Anna Buhigas

Personal information
- Full name: Anna Rosa Buhigas
- Date of birth: December 16, 1994 (age 30)
- Height: 1.70 m (5 ft 7 in)
- Position: Goalkeeper

College career
- Years: Team / Apps / (Gls)
- 2013–2016: Lipscomb Bisons

Senior career*
- Years: Team / Apps / (Gls)
- 2017–2018: Verona
- 2018–2019: Pyrgos Limassol
- 2018–2019: Tavagnacco
- 2019–2020: Real Betis
- 2020–2021: Sporting de Huelva
- 2021: KFF Vllaznia
- 2022–2024: Pomigliano

= Anna Buhigas =

American association football player (born 1994)

Anna Rosa Buhigas (born December 16, 1994) is an American former soccer player who played as a goalkeeper.

She played for Real Betis.

==Career==
Buhigas attended Lipscomb University and played for university team, Lipscomb Bisons whilst playing Buhigas won the ASUN Conference as best athlete and best goalkeeper of the year.

Buhigas signed her first professional soccer contract with Serie A team Verona in 2017. After Buhigas's first season, she left to play for Pyrgos Limassol in Cyprus.
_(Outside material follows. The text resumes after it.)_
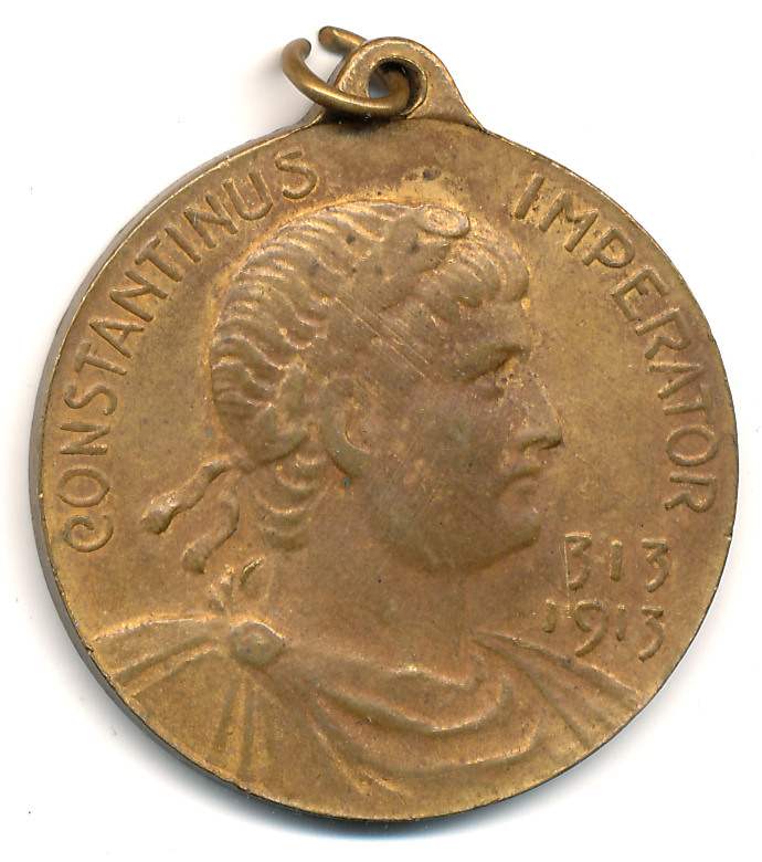 Médaille allemande frappée pour un pèlerinage à Metz en 1913, rappelant le 16ème centenaire de l'édit de Milan.

After one season in Cyprus, Buhigas returned to Italy to play for Tavagnacco. In 2019, she moved to Real Betis. The following season, she moved to Sporting de Huelva, where she played for two seasons. In 2021/2022 season, she moved to the Serie A side Pomigliano and stayed there for the rest of her senior career. Since retiring from professional soccer, Buhigas has taken up coaching at the University of Tampa's soccer program.